Your higher nll of 3.28
vs 2.91
(and associated perplexity of 26.58
vs 18.37
) are likely the reasons your BLEU are not similar to those reported in our paper.
I just want to make sure that you were getting approximately 50k tokens per batch during training. So here are some questions for you:
--accumulate
to?Also, the checkpoints are saved every --checkpoint-interval
seconds, so those are updated throughout training. It's not based on the first five checkpoints.
--accumulate
is set to 2 and the batch size is 3175 during trainingBy the way, under /tmp/synst/checkpoints/, I only found 5 checkpoints in total (checkpoint.pt checkpoint1.pt checkpoint2.pt checkpoint3.pt checkpoint4.pt), is this normal?
It looks like your effective batch size is too small. In the README I mention that the command for training is Assuming you have access to 8 1080Ti GPUs...
. With the parameters I provided you have --batch-size 3175
& --accumulate 2
resulting in:
8GPUs * 3175 Tokens/(GPU & Batch) * 2 Accumulated Batches/Optimizer Update = 50800 Tokens/Optimizer Update
Since you are only using 2 GPUs, you potentially have to increase the value of --accumulate
and since the P100 has more memory (16GB vs 11GB for a 1080Ti), you should be able to increase the batch size as well. Try modifying the values such that you are getting approximately 50k tokens per optimizer update.
Note that there are 5 checkpoints because the default value for --max-checkpoints
is 5. Please use the --help
option to see all the available options. Additionally, look at args.py
. The README is not meant to cover all the options in the codebase. It provides a small working example. Please look into the code a bit further if you are trying to adopt this for your particular usecase.
I hope that helps!
@dojoteef Thanks a lot for your detailed suggestions!
It took me a few days to finish training. I trained the wmt_en_de_parse
(span=6) model with 8 GPUs using the parameters as the demo. The training triggered early stop at epoch 20, and below is my result, it's same as the paper:
BLEU+case.mixed+lang.en-de+numrefs.1+smooth.exp+test.wmt14/full+tok.intl+version.1.4.1 = 20.7 53.8/26.9/15.1/8.8 (BP = 0.990 ratio = 0.990 hyp_len = 64037 ref_len = 64676)
@dojoteef Thanks again for the help. I actually have the same concern as #5 . As the WMT dataset is a bit huge, could you share the parameters of IWSLT dataset so that people can enjoy a quick evaluation?
That's great! The details of the IWSLT hyperparameters are in the paper.

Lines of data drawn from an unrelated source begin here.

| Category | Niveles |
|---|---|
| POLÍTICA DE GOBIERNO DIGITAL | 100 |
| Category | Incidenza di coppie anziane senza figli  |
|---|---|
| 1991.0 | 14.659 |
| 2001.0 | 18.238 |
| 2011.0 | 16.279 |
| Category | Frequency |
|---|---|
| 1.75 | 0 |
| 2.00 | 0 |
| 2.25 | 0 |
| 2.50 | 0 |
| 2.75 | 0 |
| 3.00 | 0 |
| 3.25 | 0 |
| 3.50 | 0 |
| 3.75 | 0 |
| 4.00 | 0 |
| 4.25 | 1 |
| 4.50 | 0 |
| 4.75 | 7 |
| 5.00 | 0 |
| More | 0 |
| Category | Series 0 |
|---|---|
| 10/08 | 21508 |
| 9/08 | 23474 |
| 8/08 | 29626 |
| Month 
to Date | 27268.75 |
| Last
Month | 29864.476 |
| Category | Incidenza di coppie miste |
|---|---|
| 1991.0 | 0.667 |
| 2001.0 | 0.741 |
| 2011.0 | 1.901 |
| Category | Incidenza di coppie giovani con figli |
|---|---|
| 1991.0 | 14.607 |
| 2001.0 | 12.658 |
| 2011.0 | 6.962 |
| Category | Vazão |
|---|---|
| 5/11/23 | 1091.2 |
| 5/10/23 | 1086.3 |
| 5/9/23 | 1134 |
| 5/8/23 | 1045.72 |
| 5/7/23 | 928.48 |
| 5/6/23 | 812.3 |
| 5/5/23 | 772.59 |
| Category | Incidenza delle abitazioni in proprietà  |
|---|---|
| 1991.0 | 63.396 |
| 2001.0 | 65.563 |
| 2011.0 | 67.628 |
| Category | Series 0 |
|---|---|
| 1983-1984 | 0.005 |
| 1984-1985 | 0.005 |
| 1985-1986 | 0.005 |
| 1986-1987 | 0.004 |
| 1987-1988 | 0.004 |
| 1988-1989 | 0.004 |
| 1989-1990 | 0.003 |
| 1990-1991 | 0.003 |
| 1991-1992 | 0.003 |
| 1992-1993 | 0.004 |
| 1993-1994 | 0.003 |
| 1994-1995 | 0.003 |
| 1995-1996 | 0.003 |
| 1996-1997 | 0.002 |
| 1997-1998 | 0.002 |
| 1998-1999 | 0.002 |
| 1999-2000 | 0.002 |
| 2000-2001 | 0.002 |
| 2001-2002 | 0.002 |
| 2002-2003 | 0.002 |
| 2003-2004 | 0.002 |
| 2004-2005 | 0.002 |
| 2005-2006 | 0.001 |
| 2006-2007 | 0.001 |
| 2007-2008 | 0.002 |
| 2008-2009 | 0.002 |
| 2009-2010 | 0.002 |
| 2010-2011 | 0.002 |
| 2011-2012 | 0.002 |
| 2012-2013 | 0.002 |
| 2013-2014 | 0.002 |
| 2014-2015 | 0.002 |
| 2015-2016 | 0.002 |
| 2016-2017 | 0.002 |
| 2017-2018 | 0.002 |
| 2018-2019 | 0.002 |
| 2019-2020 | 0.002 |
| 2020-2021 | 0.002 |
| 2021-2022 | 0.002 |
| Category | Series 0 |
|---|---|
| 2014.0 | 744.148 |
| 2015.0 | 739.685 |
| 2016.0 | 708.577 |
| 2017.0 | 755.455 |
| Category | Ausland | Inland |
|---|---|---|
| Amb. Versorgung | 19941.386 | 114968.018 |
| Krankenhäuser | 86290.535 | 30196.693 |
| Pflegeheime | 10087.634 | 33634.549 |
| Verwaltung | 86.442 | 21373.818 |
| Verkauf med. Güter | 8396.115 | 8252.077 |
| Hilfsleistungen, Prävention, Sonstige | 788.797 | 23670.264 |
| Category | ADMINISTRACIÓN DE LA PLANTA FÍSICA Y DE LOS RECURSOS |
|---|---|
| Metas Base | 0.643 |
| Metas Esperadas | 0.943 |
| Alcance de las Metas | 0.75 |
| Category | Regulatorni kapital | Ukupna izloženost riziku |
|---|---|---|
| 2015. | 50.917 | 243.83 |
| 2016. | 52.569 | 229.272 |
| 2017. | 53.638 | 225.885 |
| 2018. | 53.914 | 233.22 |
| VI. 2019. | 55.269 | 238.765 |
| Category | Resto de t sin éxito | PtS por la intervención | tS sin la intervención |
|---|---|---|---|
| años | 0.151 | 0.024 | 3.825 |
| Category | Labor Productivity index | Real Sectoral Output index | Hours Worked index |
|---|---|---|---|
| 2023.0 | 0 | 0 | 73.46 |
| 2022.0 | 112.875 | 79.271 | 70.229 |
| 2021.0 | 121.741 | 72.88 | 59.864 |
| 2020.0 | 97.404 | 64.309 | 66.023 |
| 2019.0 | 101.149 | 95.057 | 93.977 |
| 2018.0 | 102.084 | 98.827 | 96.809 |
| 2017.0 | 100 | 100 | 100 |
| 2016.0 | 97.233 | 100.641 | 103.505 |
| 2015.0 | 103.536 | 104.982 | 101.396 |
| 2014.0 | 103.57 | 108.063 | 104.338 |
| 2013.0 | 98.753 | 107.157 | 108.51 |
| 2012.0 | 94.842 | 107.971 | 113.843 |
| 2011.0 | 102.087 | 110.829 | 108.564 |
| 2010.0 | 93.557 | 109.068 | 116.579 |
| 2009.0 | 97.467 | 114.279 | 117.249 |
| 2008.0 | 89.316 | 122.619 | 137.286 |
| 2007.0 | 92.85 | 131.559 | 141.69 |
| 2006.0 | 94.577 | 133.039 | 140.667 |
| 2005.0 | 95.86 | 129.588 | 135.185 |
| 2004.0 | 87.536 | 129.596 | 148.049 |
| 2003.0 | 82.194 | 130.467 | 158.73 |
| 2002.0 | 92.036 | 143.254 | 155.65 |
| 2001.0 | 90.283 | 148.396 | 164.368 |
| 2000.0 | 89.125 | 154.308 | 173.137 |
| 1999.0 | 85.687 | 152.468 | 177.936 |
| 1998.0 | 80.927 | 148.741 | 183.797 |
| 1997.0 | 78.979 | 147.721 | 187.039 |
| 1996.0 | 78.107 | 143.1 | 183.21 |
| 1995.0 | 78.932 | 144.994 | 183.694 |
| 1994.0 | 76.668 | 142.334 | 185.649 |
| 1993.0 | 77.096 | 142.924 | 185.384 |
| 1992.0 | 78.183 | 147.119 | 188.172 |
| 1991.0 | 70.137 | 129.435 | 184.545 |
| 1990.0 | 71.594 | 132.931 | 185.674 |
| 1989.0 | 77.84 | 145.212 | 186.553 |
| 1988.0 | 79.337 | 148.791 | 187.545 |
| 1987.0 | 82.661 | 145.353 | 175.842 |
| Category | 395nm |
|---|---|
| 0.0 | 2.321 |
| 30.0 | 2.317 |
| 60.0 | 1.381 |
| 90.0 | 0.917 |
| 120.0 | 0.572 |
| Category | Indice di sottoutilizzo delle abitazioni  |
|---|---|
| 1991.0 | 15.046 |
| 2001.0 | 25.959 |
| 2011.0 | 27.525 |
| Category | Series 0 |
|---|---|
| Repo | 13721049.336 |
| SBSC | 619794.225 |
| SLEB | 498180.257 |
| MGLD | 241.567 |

I highly recommend looking through the paper if you are going to build upon this work at all.
That said, here is a command line you could use to run on IWSLT (this was run on two GPUs):
python main.py -b 3000 --dataset iwslt_en_de_parsed --span 6 \
--model parse_transformer --embedding-size 286 --hidden-dim 507 \
--num-layers 5 --num-heads 2 -d raw/iwslt -p preprocessed/iwslt -v train \
--learning-rate-scheduler linear --learning-rate 3e-4 --final-learning-rate 1e-5 \
--checkpoint-interval 600 --label-smoothing 0
Hi, thank you for sharing such a decent work with the repo!
After finishing training, I fail to find a way to compute the BLEU score of the model. Would you mind sharing any example code to do so? Thank you.